On Sept. 1 the police raided a factory in southern Taiwan that is accused of producing hundreds of tons of oil that had been recycled from restaurant waste and slaughterhouse byproducts. Another company, Chang Guann, bought and reprocessed the tainted material into 782 tons of oil. Of that, 645 tons of oil were sold widely around Taiwan, with 236 tons recovered thus far, officials from the Taiwanese Food and Drug Administration said Saturday. Some of the unrecovered oil may have already been consumed, they acknowledged.
In recent years illegally recycled oil has emerged as a serious food safety concern in China, wher it is known colloquially as “gutter oil.” The substance is dangerous not just because of poor sanitation associated with illegal recycling operations, but because reused oil can contain carcinogens such as benzopyrene and aflatoxin.

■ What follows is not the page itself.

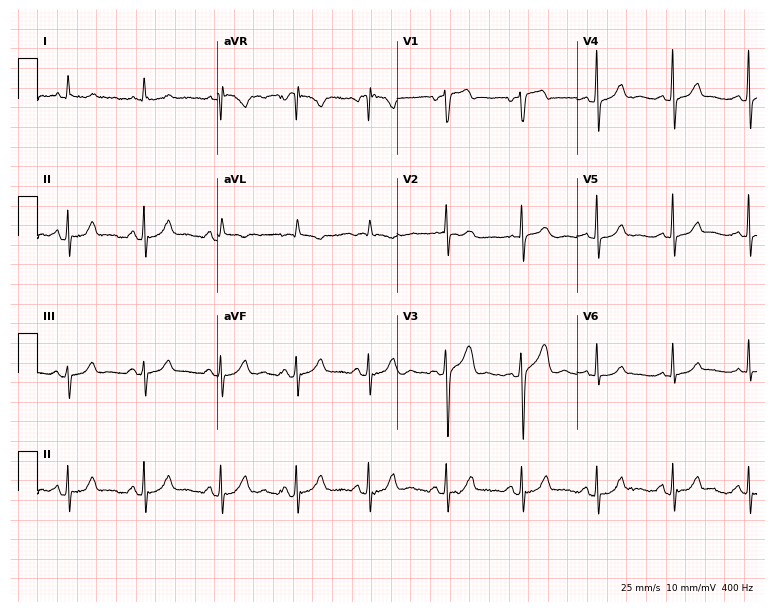
Resting 12-lead electrocardiogram. Patient: a man, 84 years old. Read as a normal ECG.
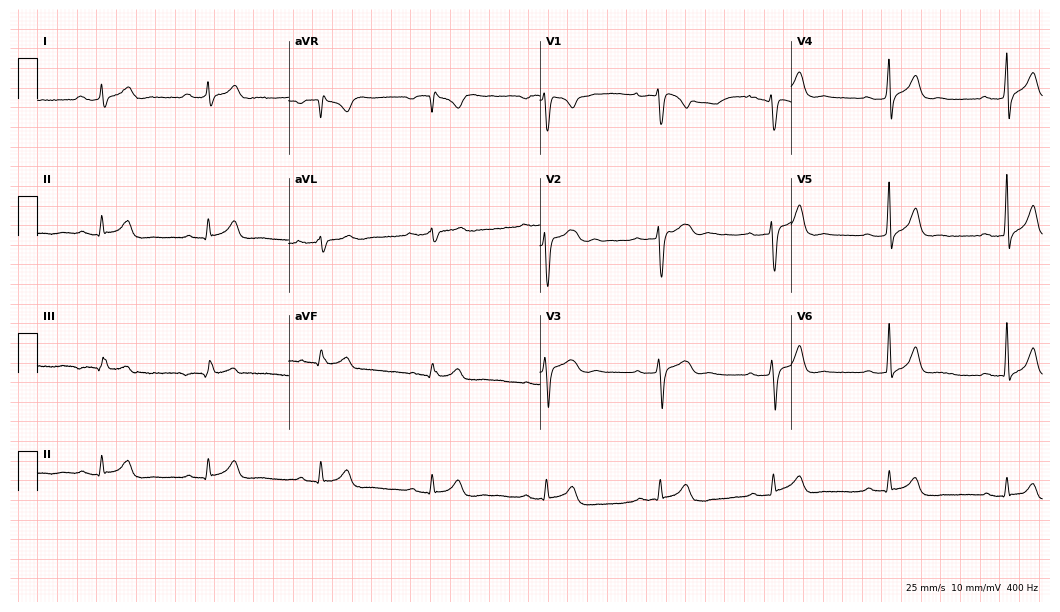
12-lead ECG from a 50-year-old man. No first-degree AV block, right bundle branch block, left bundle branch block, sinus bradycardia, atrial fibrillation or sinus tachycardia recorded for this tracing.

So far no cases of illness have been associated with the recycled oil scandal in Taiwan. Yeh Ming-kung, the director of the Food and Drug Administration, said Saturday that there was no immediate health risk from the oil, but the authorities have promised further testing amid criticism from consumers in Taiwan that they are playing down the threat.
Prime Minister Jiang Yi-huah of Taiwan had called for all products known to be made with the tainted oil to be removed from store shelves by Sunday. A day earlier the Food and Drug Administration said about 167 tons of food items had been recovered, including instant noodles, cookies and dumplings.